Records supplied.
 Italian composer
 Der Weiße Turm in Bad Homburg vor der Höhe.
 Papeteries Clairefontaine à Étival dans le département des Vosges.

==

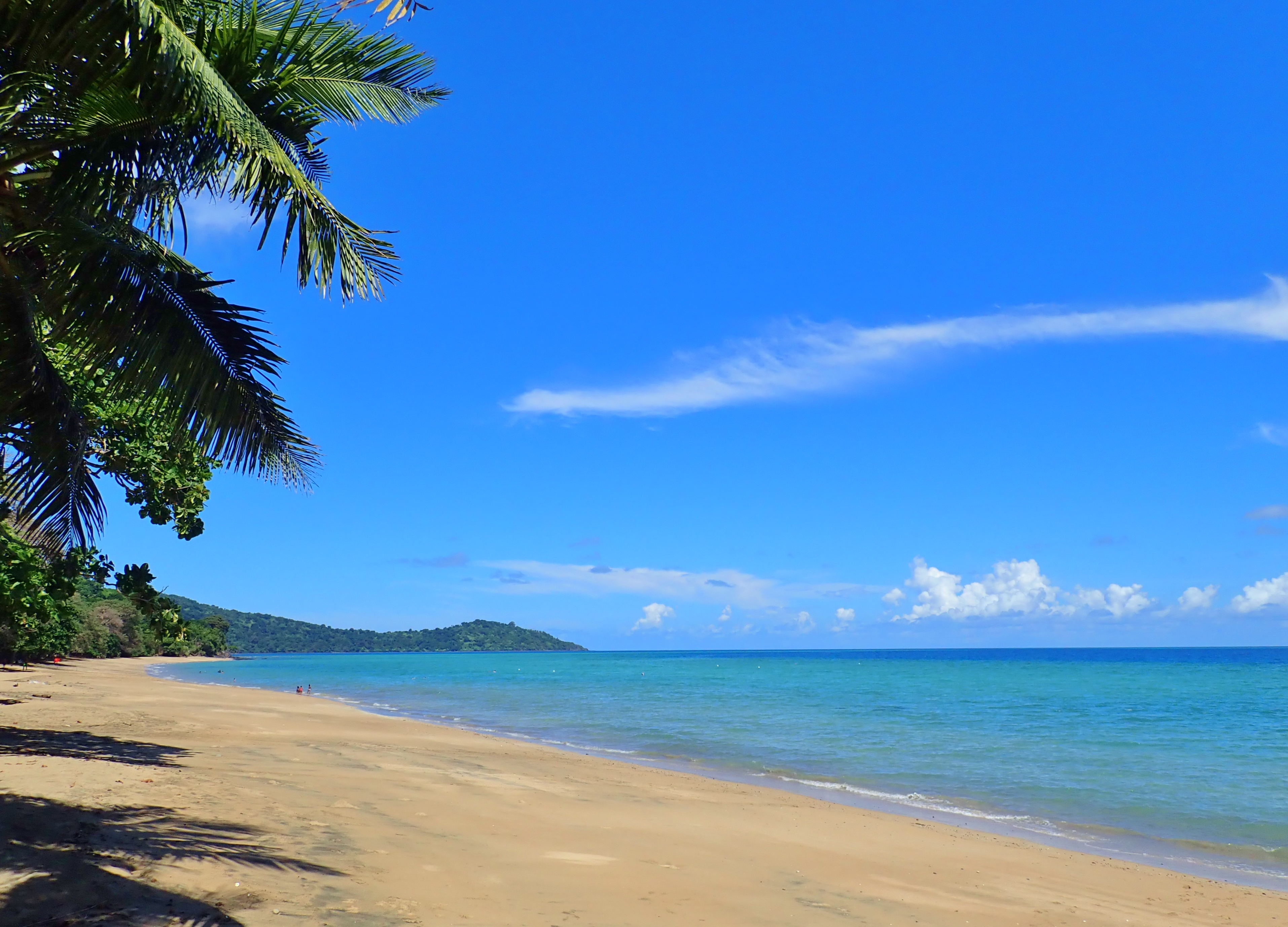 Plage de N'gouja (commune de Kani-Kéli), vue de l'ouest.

Goal of the exercise. From the listing above, repeat exactly the lines starting at the line that includes "Italian composer" and ending at the line that includes "Papeteries Clairefontaine à", with nothing outside that span.

Expected answer.
 Italian composer
 Der Weiße Turm in Bad Homburg vor der Höhe.
 Papeteries Clairefontaine à Étival dans le département des Vosges.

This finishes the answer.